Items listed in a dataset
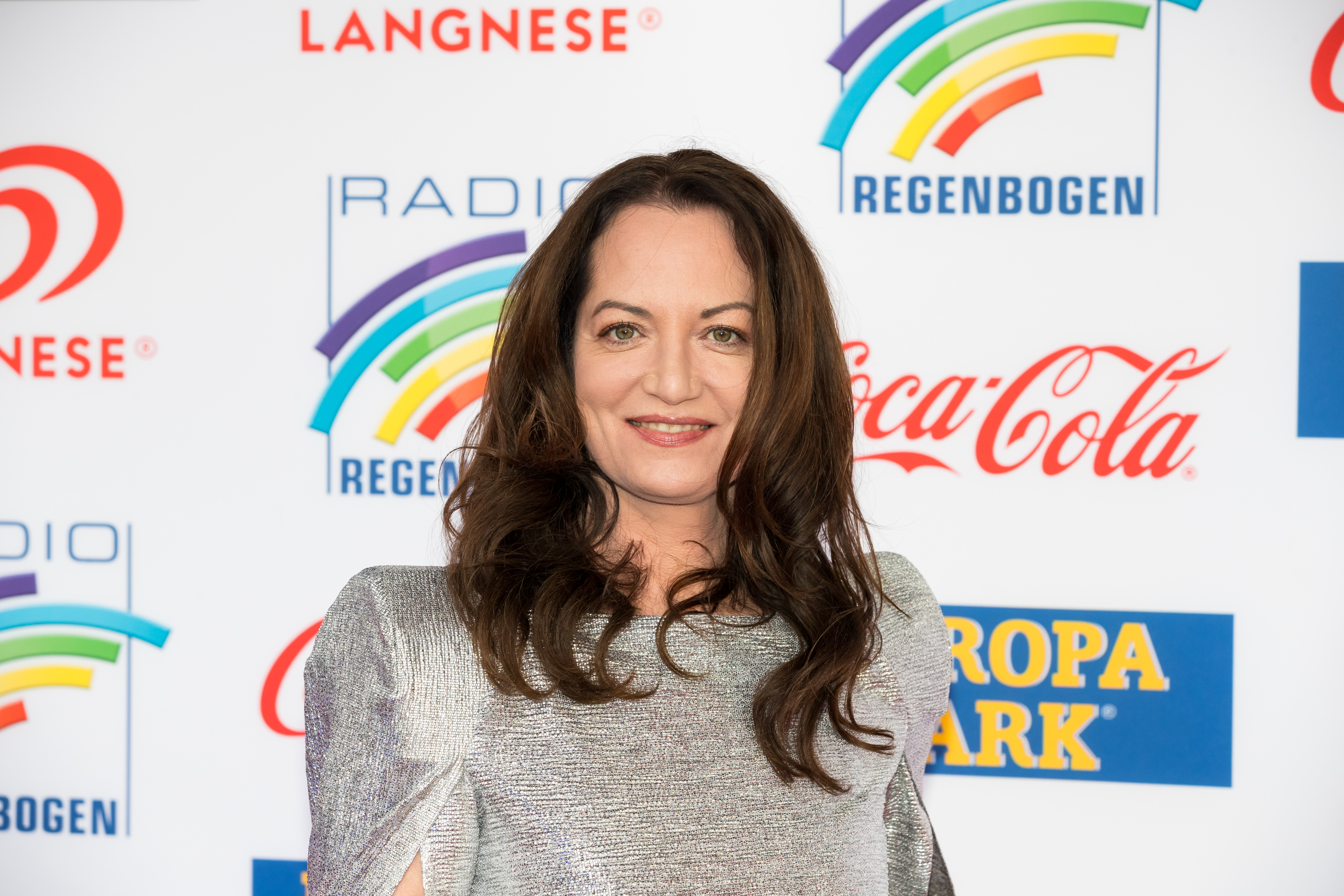 Natalia Wörner during Radio Regenbogen Award 2019 at Europapark, Rust, Baden-Württemberg, Germany on 2019-04-12, Photo: Sven Mandel
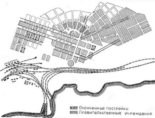 План застройки Мурманска (1916 год)
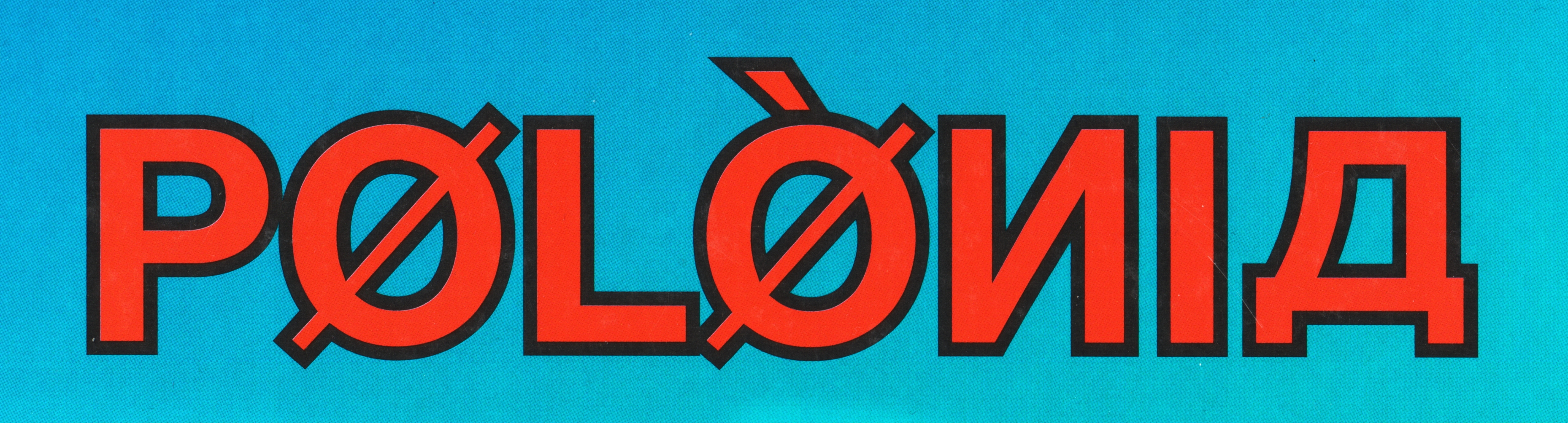 Text "Polònia" de la portada del llibre Polònia - Tenim un problema.
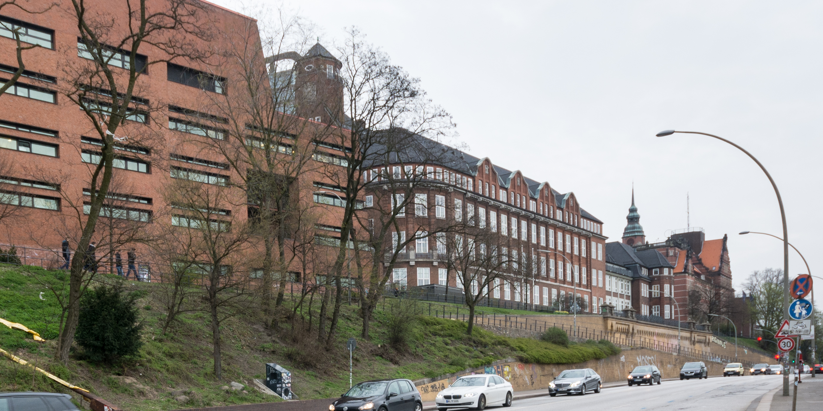 Bernhard-Nocht-Institut für Tropenmedizin in Hamburg-St. Pauli. Im Vordergrund der Laborneubau, im Hintergrund der Altbau. This is a photograph of an architectural monument.
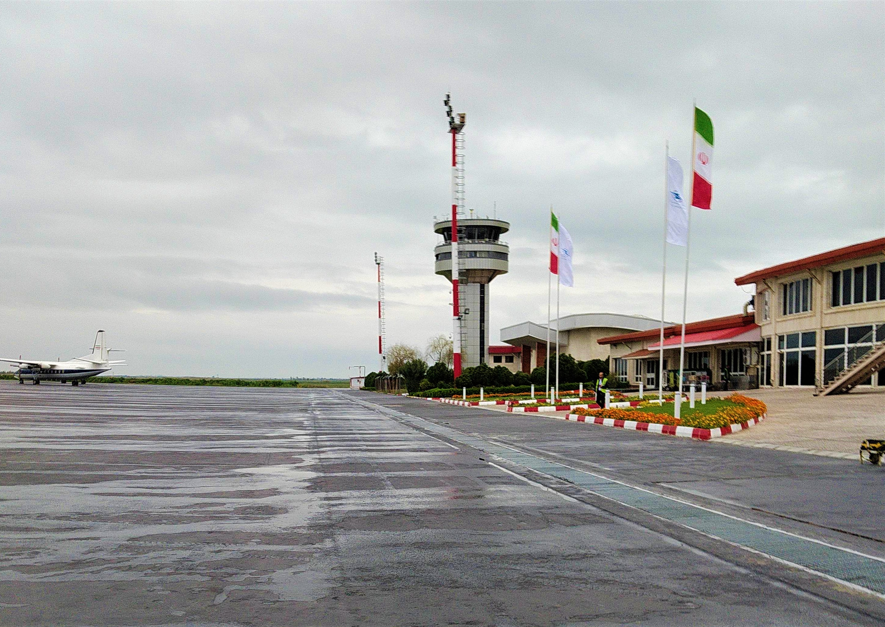 فرودگاه گرگان در هوای ابری
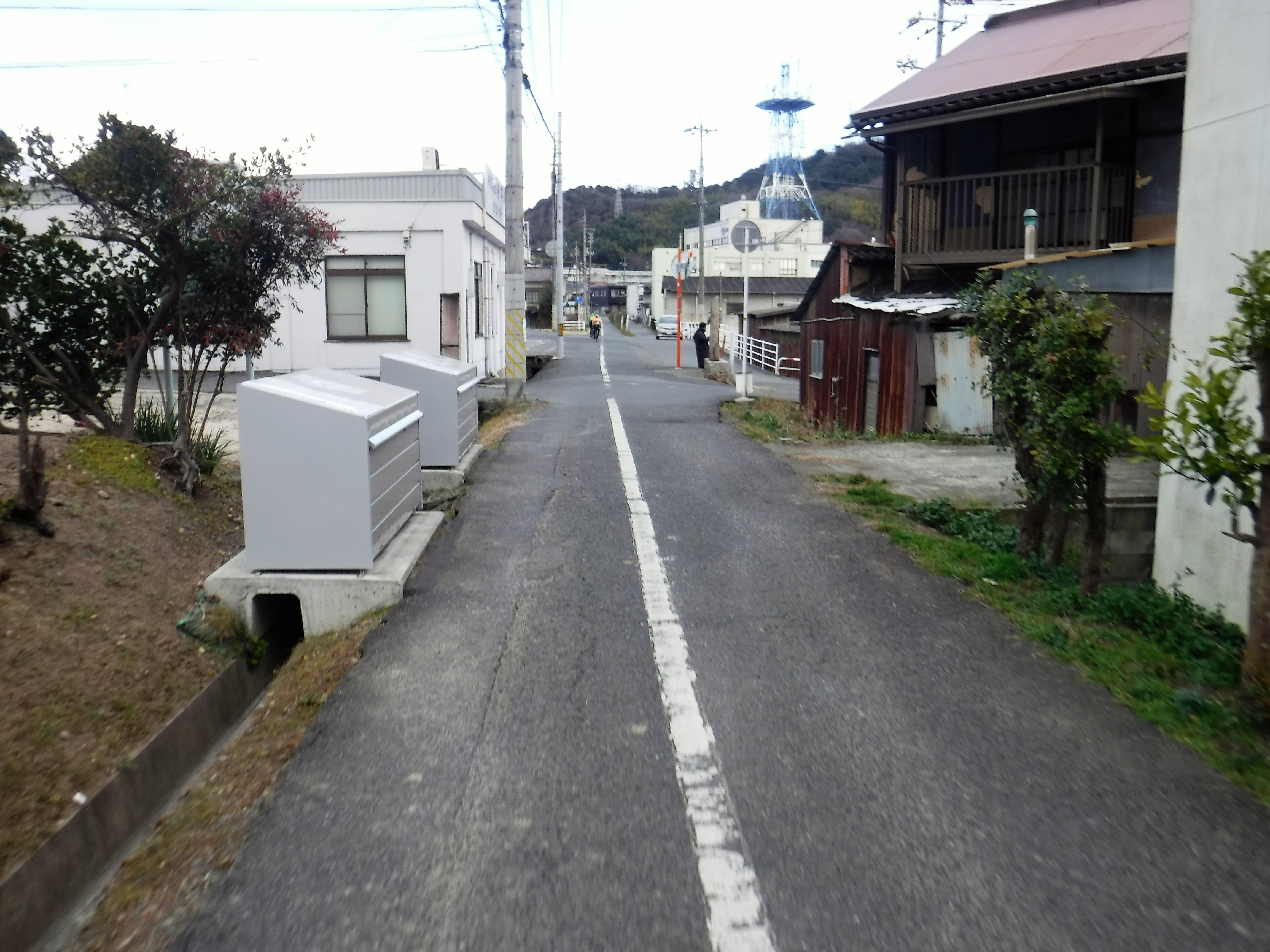 井笠鉄道跡地
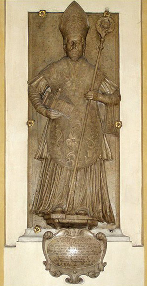 Deckplatte des Stiftergrabsteins an der Südseite der Stiftskirche
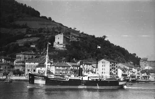 Baporea Pasaiako portutik ateratzen. 1943-06-30
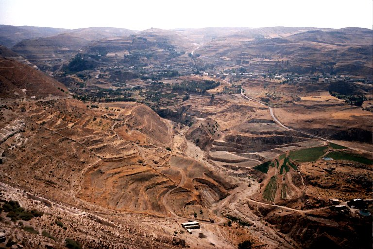 jordan, taken by יואב רוזנברג

## Work to be completed
Restate the entries verbatim, without pictures.

## Task answer
 Natalia Wörner during Radio Regenbogen Award 2019 at Europapark, Rust, Baden-Württemberg, Germany on 2019-04-12, Photo: Sven Mandel
 План застройки Мурманска (1916 год)
 Text "Polònia" de la portada del llibre Polònia - Tenim un problema.
 Bernhard-Nocht-Institut für Tropenmedizin in Hamburg-St. Pauli. Im Vordergrund der Laborneubau, im Hintergrund der Altbau. This is a photograph of an architectural monument.
 فرودگاه گرگان در هوای ابری
 井笠鉄道跡地
 Deckplatte des Stiftergrabsteins an der Südseite der Stiftskirche
 Baporea Pasaiako portutik ateratzen. 1943-06-30
 jordan, taken by יואב רוזנברג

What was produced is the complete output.